## TASK REQUIREMENTS
Transcribe exactly the lines from the one containing "Дмитрий Медведев, Сергей" through the end of the data, both included. Leave out pictures.

## PROVIDED RECORDS
>>>

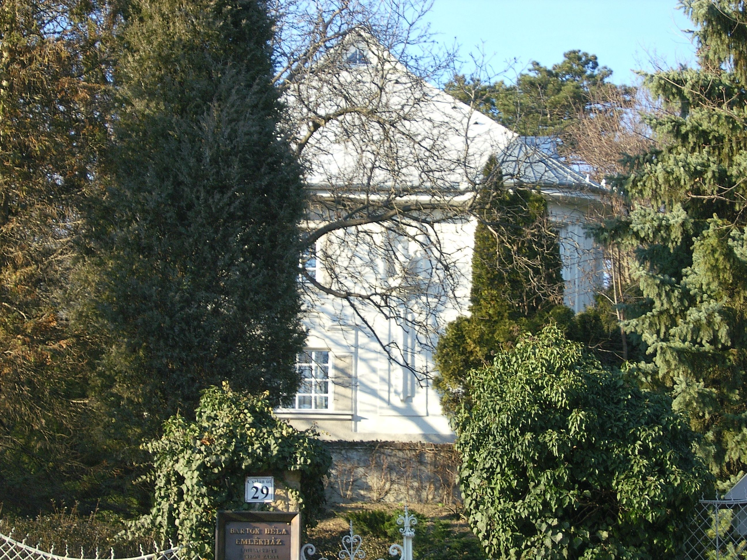 Bartók Béla-emlékház (Pasarét, Budapest II.)
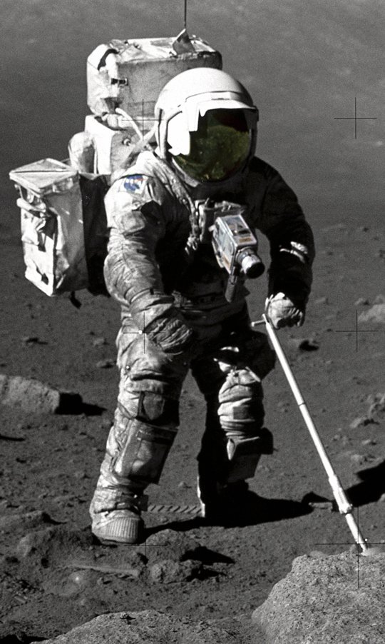 Apollo 17 - Schmitt bei der Arbeit
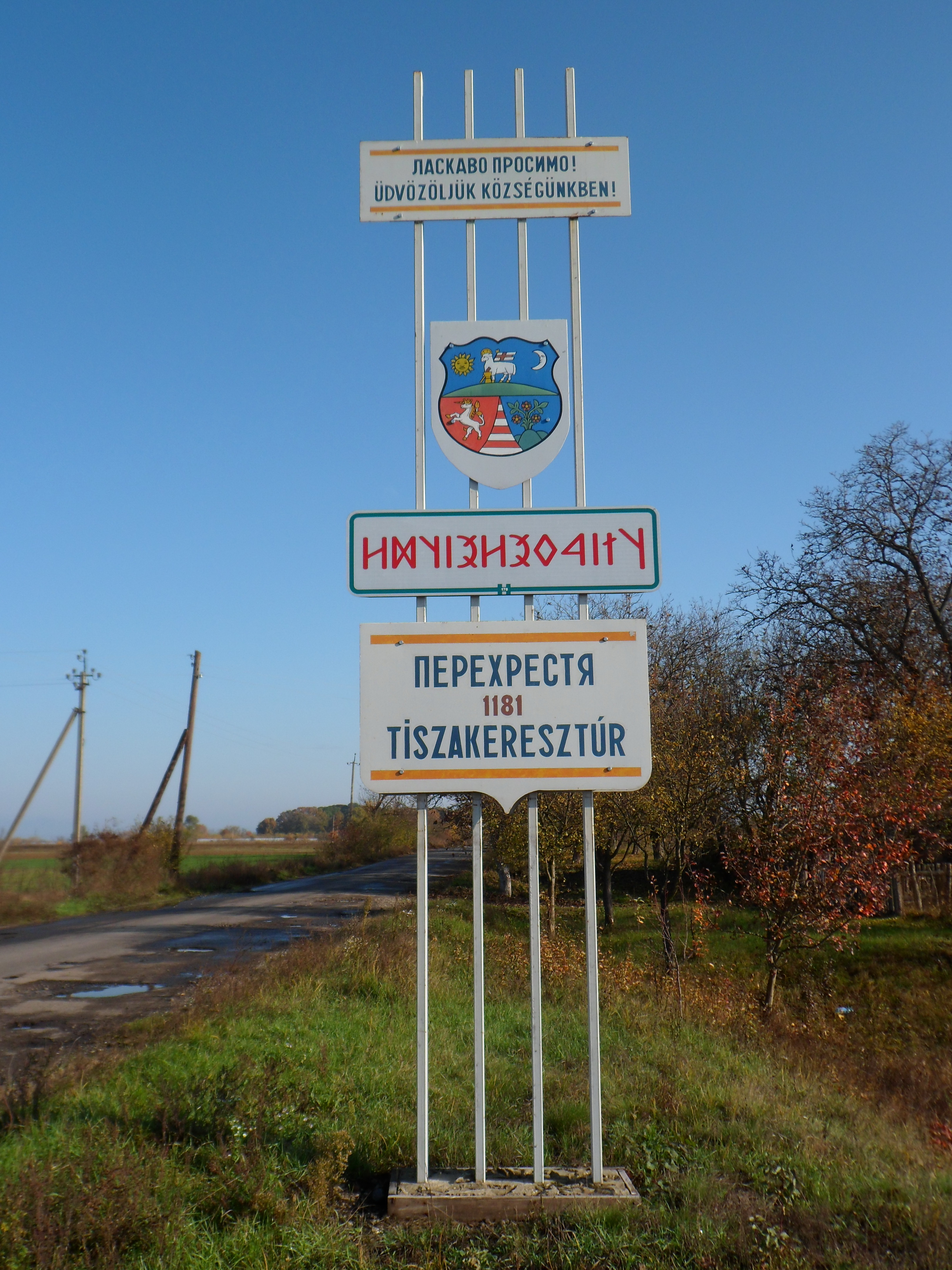 Helynév- és üdvözlőtábla Tiszakeresztúrban
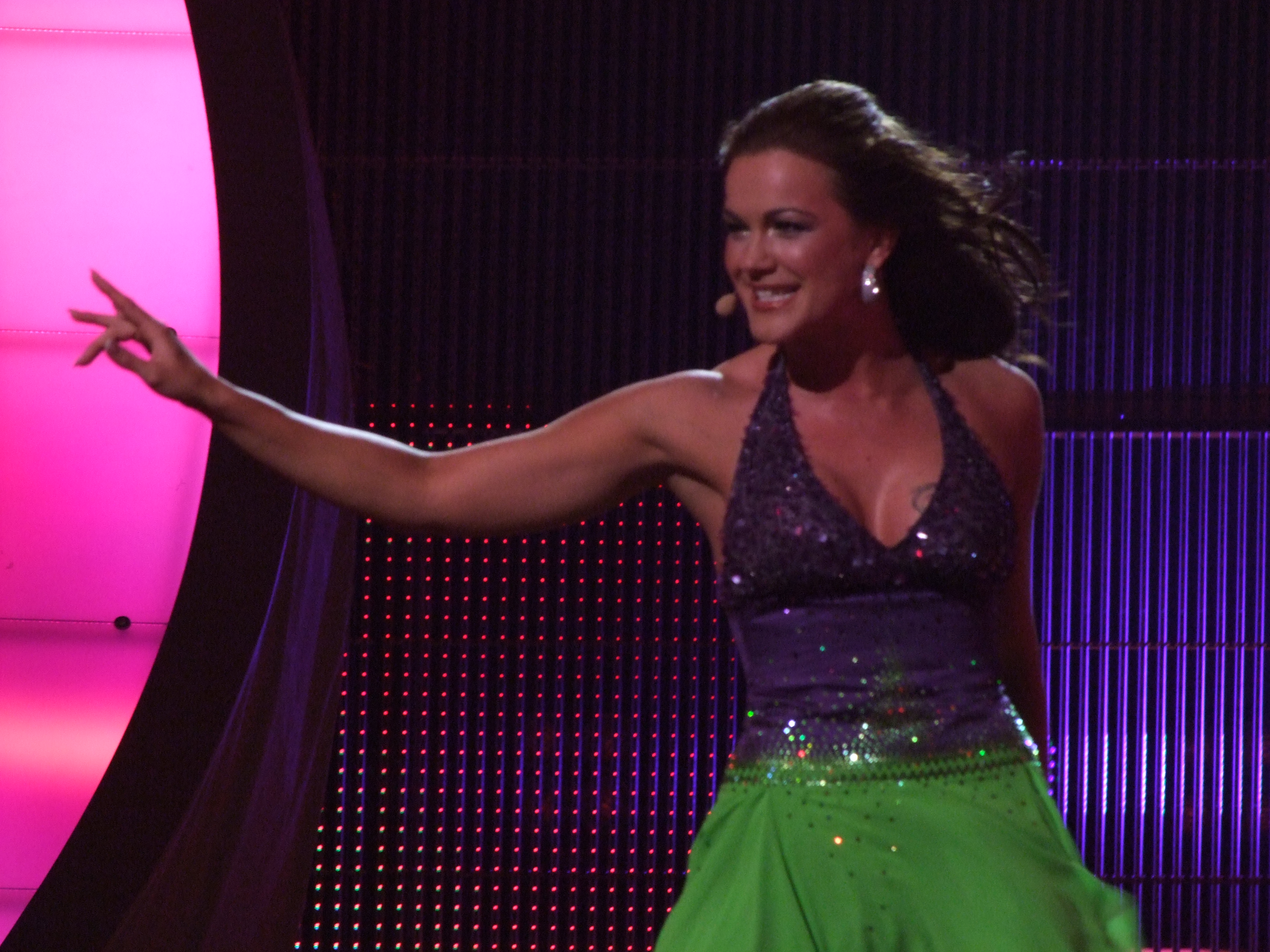 Semifinal 1 EUROVISION 2008
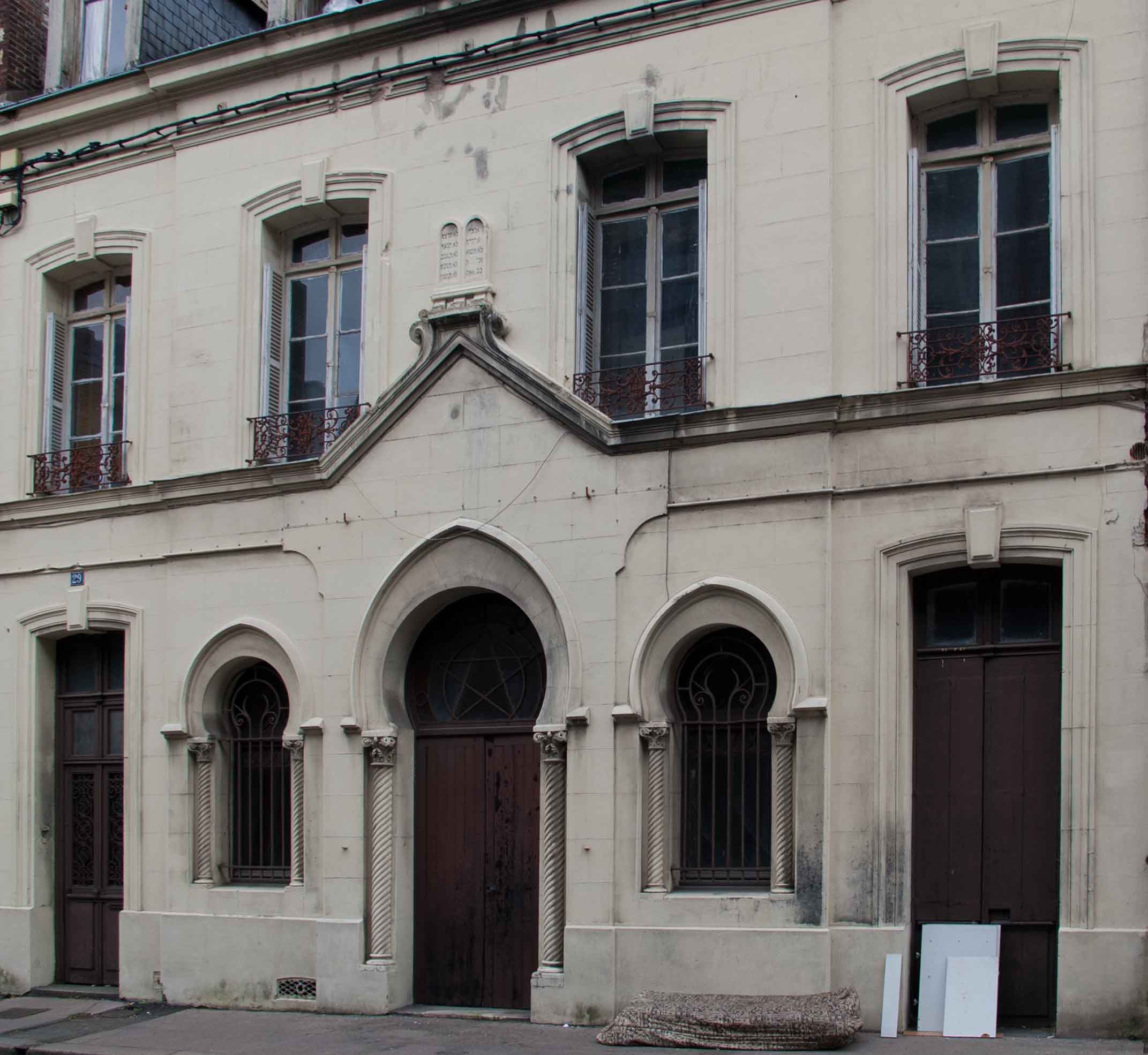 Façade de la synagogue, 29 rue Gremont 76500 ELBEUF
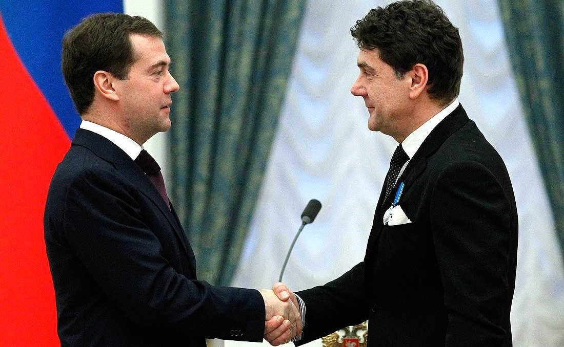 Дмитрий Медведев, Сергей Маковецкий. Церемония награждения орденом Почёта
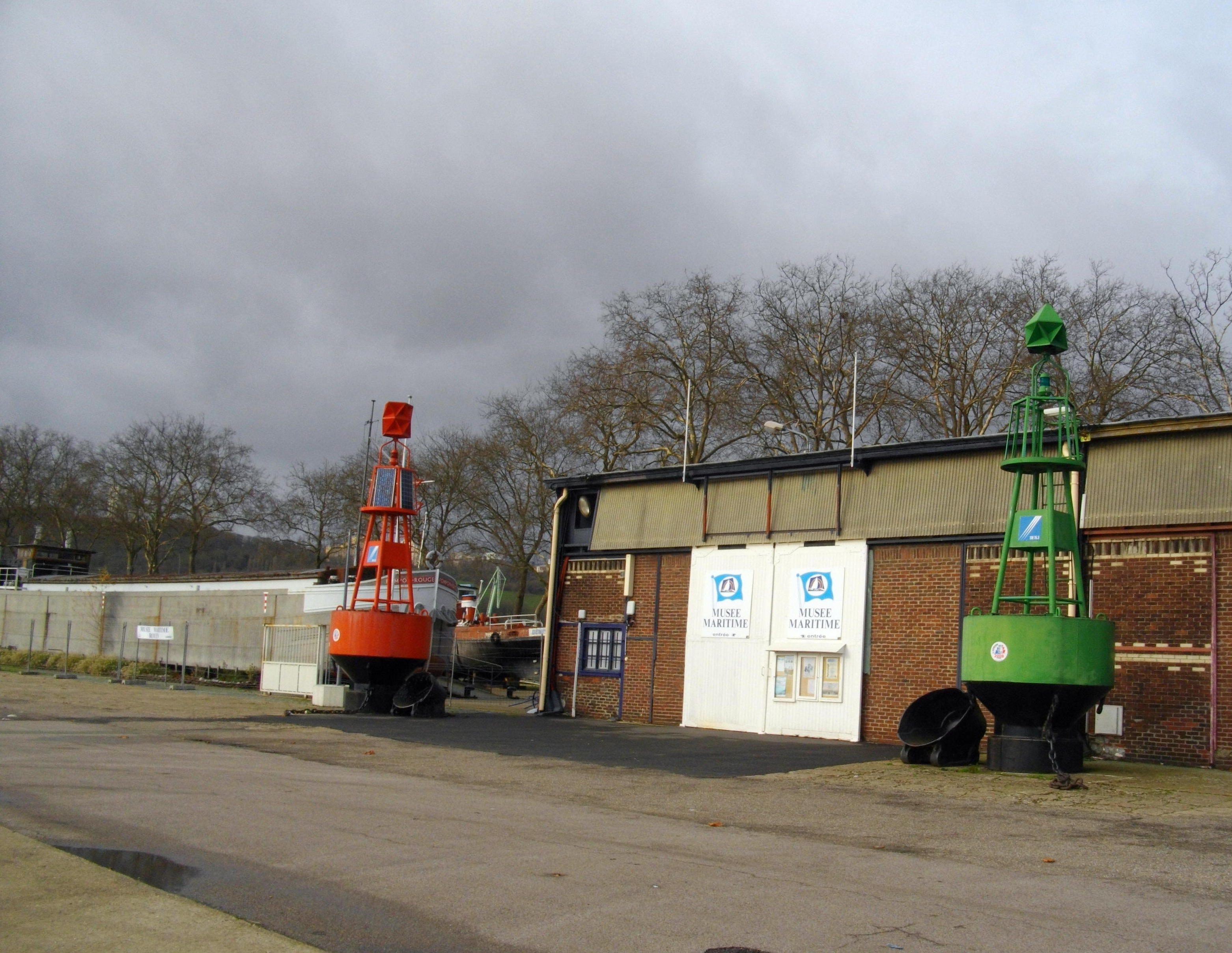 L'entrée du Musée maritime de Rouen

<<<

## ANSWER SECTION
 Дмитрий Медведев, Сергей Маковецкий. Церемония награждения орденом Почёта
 L'entrée du Musée maritime de Rouen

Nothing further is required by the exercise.